The Energy and Commerce Committee reached a deal on America’s Affordable Health Choice Act of 2009, H.R. 3200. The Ways and Means Committee and Education and Labor Committee had already reported the bill out of committee. On the Senate side, the Senate Finance Committee has six members meeting to reconcile differences.

Legislative Climate

With the House in recess and the Senate headed out on Aug. 7, the nature of the health care reform discussion has shifted.  Rather than worrying about legislative minutiae that can’t be resolved until September, both parties are now focused on how to explain the issue once they’re back home in their respective districts and states.  On one hand, both Democrats and Republicans need a narrative that is simple enough to understand, but not so simple that it insults voters’ intelligence and oversimplifies a complex issue.

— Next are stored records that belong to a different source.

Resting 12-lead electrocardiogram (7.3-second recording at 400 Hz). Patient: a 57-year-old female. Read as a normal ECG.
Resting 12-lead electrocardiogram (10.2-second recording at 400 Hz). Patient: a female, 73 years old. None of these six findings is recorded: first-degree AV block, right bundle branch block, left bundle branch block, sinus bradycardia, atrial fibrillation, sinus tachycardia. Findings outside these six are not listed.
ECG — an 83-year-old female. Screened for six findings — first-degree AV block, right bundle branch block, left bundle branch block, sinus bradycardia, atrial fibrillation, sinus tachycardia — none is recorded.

President Obama has travel plans throughout the West to sell his understanding of recent developments.  Meanwhile, Democrats of every stripe (progressive, conservative Blue Dogs, and others) will be sharing their experiences with voters, while Republicans face the challenge of explaining to voters why Democrat-driven reform constitutes a needless and expensive government takeover.

Meetings Attended

NASW has attended several meetings on health care reform over the past week, including:

  • Alliance for Health Reform briefing on Financing Health Care Reform.
  • Families USA field organizing meetings.
  • Meeting with representatives of non-medical professions concerned with coverage requirements in health care reform.

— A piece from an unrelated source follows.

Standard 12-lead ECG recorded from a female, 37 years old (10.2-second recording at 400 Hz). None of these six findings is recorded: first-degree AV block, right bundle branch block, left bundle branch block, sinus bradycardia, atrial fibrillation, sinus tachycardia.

· Conference call with Health and Human Services (HHS) Secretary Kathleen Sibelius and Mary Wakefield, Administrator of the Health Resources and Services Administration (HRSA) regarding new funding for health care professions training.  See http://www.hhs.gov/news/press/2009pres/07/20090728c.html for the press release.

Conference call with Tina Tchen, White House Office of Public Engagement and with Christina Romer, Chair, Council of Economic Advisors (CEA) regarding  small business and health care reform.  See http://www.whitehouse.gov/blog/Weekly-Address-Health-Insurance-Reform-Small-Business-and-Your-Questions/ for a video by the President, as well as links to the findings in the report.

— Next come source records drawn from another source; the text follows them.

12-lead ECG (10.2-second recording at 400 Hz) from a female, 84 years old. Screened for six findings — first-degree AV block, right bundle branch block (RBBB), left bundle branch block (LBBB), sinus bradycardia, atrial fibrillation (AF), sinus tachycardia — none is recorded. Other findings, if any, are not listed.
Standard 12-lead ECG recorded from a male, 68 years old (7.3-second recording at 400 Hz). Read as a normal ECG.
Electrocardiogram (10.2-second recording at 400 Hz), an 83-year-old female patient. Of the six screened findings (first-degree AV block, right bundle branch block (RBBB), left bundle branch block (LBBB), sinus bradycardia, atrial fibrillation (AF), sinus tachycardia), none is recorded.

  • Meeting with Dr. Mary Wakefield, Administrator, Health Resources and Services Administration (HRSA) and additional HRSA staff on areas of mutual interest regarding the health care professions.  Dr. Wakefield expressed support for the importance of social workers in health care.

Letters

  • NASW sent a letter of support for H.R. 3200 to Speaker Pelosi, Chairmen Waxman, Miller and Rangel.

Resources

Families USA has an August Recess Tool Kit available on their Web site for outreach efforts to members of Congress during the August recess. It’s a one-stop shop of tools and resources to help you galvanize your communities around the message that health reform cannot wait.

For ongoing information, please visit our health care page.

Keep up with the latest from NASW on Facebook, Twitter, and the NASW Advocacy Blog.  We want your feedback:  post to the Wall and leave your comments on the blog.

The White House has posted eight benefits of Health Insurance Reform and asked people to comment on them.  You can go to the Slide Share Web page and comment on them.

The White House Council of Economic Advisors released a report about the Economic Effects of Health Care Reform on Small Businesses and their Employees.

One comment

  1. Social Workers should be concerned regarding the absence of Tort Reform in any of the Congressional bills. One step in cutting health care costs is to remove the need for “defensive medicine”–tons of needless tests ordered to avoid a malpractice suit. How many of us practice defensively as well?

    Additionally, Social Workers need to advocate toward health care models focused on “Medical Homes” and how we are well-qualified as care managers in this model. Right now the system is too fragmented–both publicly and privately-funded.

    Any single-payer system (public or private) is going to kill competition in the health care arena. That brings the bar for patient care DOWN, not up.